Nothing Sci-Fi related.

Trumpeter 1/200 USS Missouri

Pontos Teak deck for the Missouri

New Dremel

Mike :thumbsup:


----------



## mrstumpy (Oct 5, 2013)

My wife knows not to buy me something for Christmas as a surprise, I'm into too many different things. I built my own again this year. 

I made a Flying Saucer out of an old CD and it's snap case and some bottle caps just to see if I could do it. I started Monday afternoon and finished yesterday evening. Most of the time was for glue and paint drying of course, and a few hours assembling toys for my grandnephew for Christmas. (Being the so called "expert" model builder in the family DOES have a price!)

I'm going to write an article about this easy and FREE saucer project to add to my website. Merry Christmas to all!:wave:

Stumpy in Ahia


----------



## John P (Sep 1, 1999)

I went nuts during Squadron's series of holiday sales and spent around $1500 or so on discounted airplane kits. I'll have to actually count them and total them up to be sure.


----------



## DCH10664 (Jul 16, 2012)

Three of my Christmas gifts are on preorder. So I am still waiting on them to be shipped. I have two of the Moebius B-9 Robot models coming. And one Knight Rider 1/15 scale Kitt in Super Pursuit Mode.


----------



## harristotle (Aug 7, 2008)

My Christmas gift this year wasn't a model, but it's fueling my sci fi/space passion. My wife got me a telescope :hat:


----------



## robiwon (Oct 20, 2006)

I'm giving myself the new Salzo 3 foot TOS Galactica!


----------



## Fozzie (May 25, 2009)

No models, just tools: a Makerbot Replicator 2 3D printer (which I actually got in October--it was on sale), and a heat gun.

My son got me those neat NCC-1701 whiskey glasses that ThinkGeek came out with about a month ago--very nice!


----------



## FAA (Mar 26, 2013)

Just got back into the Hobby after many years of absence so this is what "I" got and what Santa (wife and Kids) gifted (I may have gone WAY overboard ...) 

Star Trek:

AMT 1/1400 Enterprise D (not Clear)
AMT 1/1400 Enterprise C
AMT 1/1400 Enterprise B
AMT TNG Klingon Battle Cruiser
AMT Galileo Shuttle 2 
AMT Cutaway Enterprise
AMT Vulcan Shuttle
AMT 1/650 Klingon Battle Cruiser
AMT K-7 Space Station
AMT DS9 Space Station
AMT Romulan Bird of prey
AMT Romulan Warbird
AMT Star Trek Bridge set
Monogram Voyager Maquis ship
Monogram Voyager Kazon
Revell Voyager 
Polar Lights 1/350 NX-01
Polar Lights 1/350 TOS Enterprise

and Polar Lights Back to the Future time machine

I also picked up some extras as phot etch parts from Paragrafix and some updates from DLM.

I am still trying to decide is i should do decals o the TOS and NX-01 or go with paint masks.

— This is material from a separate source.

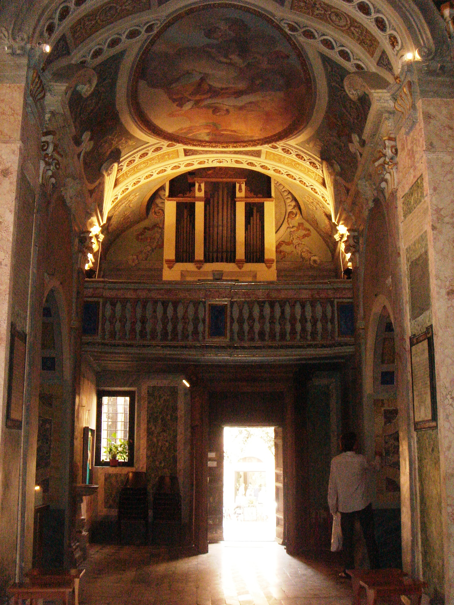 Roma, Santa Barbara dei Librai: il piccolo organo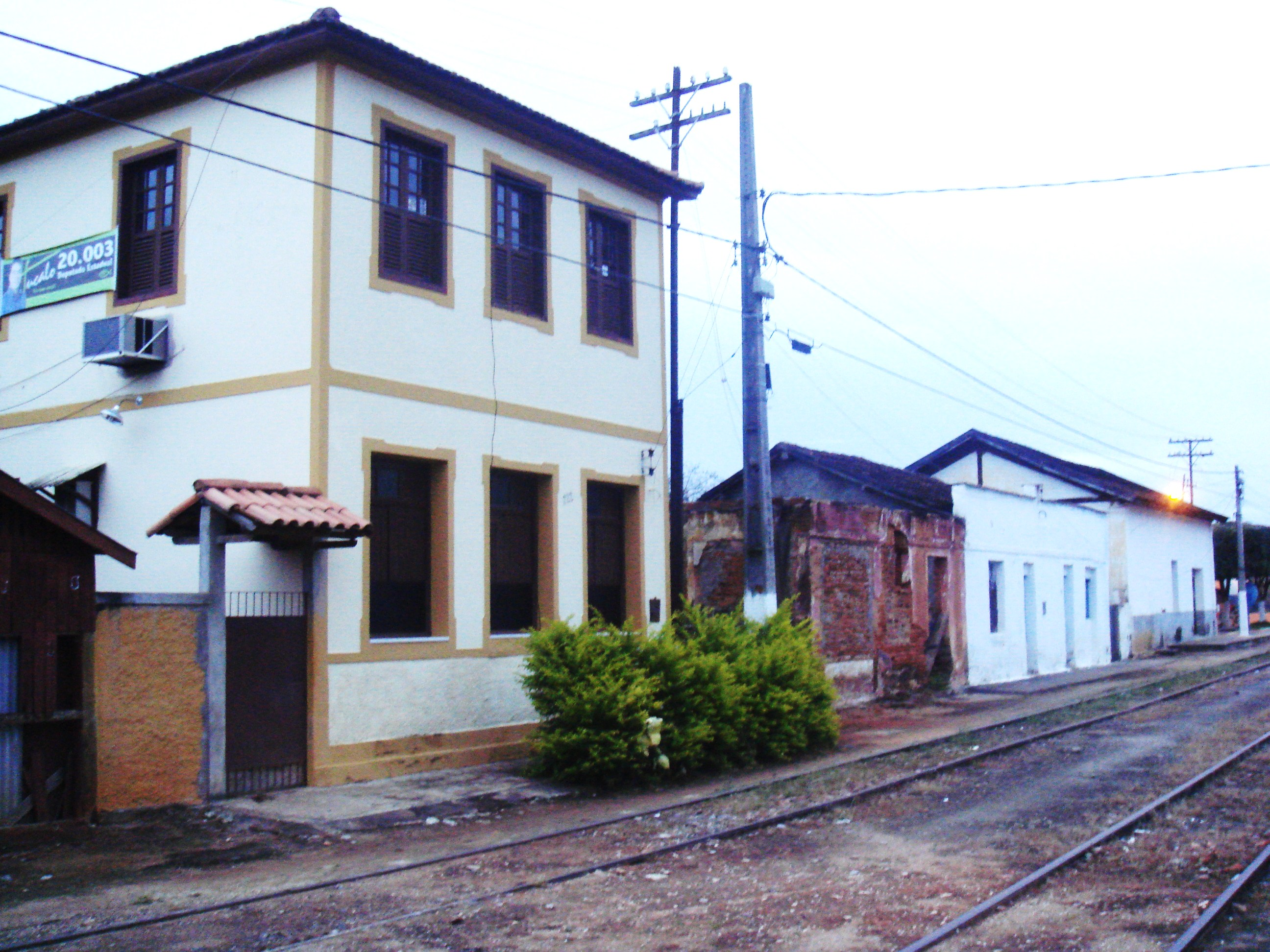 Casarão em Três Irmãos

Any opinions form more experienced members are welcomed.

Merry Christmas to all !


----------



## BARRYZ28 (Mar 3, 2007)

Salzo 3 foot TOS Galactica?
got a link?


----------



## robiwon (Oct 20, 2006)

Here's the thread on the RPF. You may have to join the forum to view it though.

http://www.therpf.com/f11/37-1-2-in...battlestar-galactica-scratchbuild-2-a-194215/

However, the run is closed now to new orders until next spring.


----------



## miniature sun (May 1, 2005)

My haul....mostly picked up through the year then 'confiscated', until Christmas  .....

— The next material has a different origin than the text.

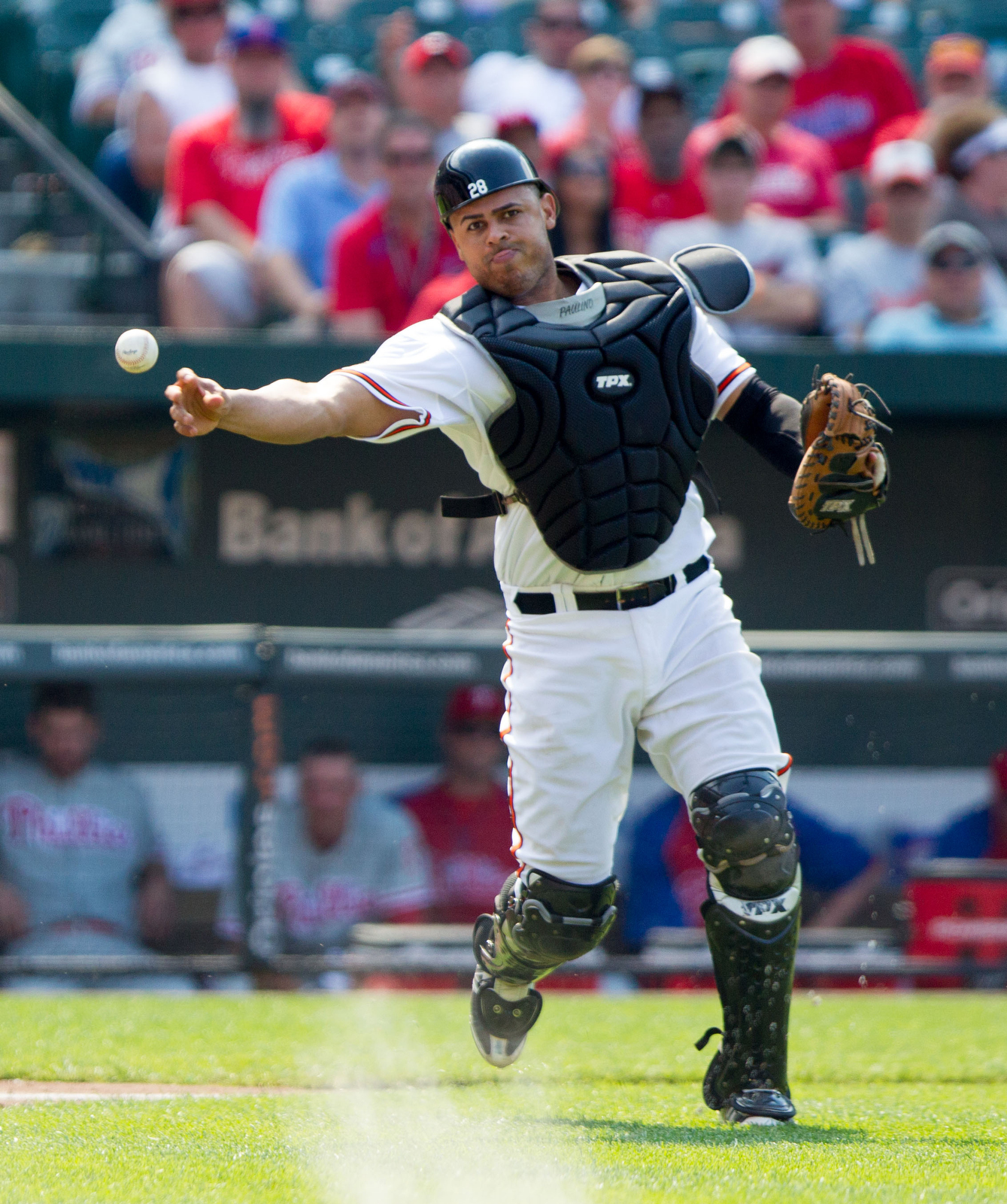 Ronny Paulino

Dragon Hulk to complete my Avengers collection

Ertl Star Wars Podracer...for some reason I never got this when it came out but it's a really nice kit

SRS Prototypes Lunar Truck from 'Moon'.....resin kit that's small but with terrific detail


----------



## Bubba 123 (Sep 10, 2010)

miniature sun said:


> My haul....mostly picked up through the year then 'confiscated, until Christmas  .....
> 
> Dragon Hulk to complete my Avengers collection
> 
> ...


I got the Lindberg Area 51 UFO :thumbsup:

Happy Holidays 2 ALL!! :wave:

Bubba 123 :wave:


----------



## Dr. Brad (Oct 5, 1999)

Moebius 1/25 Tumbler and Bat Pod, and figures to go with it, and the NX-01 refit (and a separate set of Aztec decals).


----------



## BrianM (Dec 3, 1998)

The new PL Superman...awesome kit!


----------



## ccbor (May 27, 2003)

AMT Star Trek Bridge set

I'm integrating parts from the original, the 25th anniversary and this one.
I would like a light kit! 

Bor


----------



## Chrisisall (May 12, 2011)

My friends, with all the kits I have yet to work on, as well as all the kits & guns I have lying around in wait to be finished, I did not want nor did I get any new ones.:lol:
I DID get the European Airwolf movie on DVD though... never saw it before, this will be a treat.


----------



## Four Mad Men (Jan 26, 2004)

I got the Lego Sopwith Camel (#10226) with moving ailerons and elevator that are controlled from the cockpit.


----------



## ClubTepes (Jul 31, 2002)

robiwon said:


> I'm giving myself the new Salzo 3 foot TOS Galactica!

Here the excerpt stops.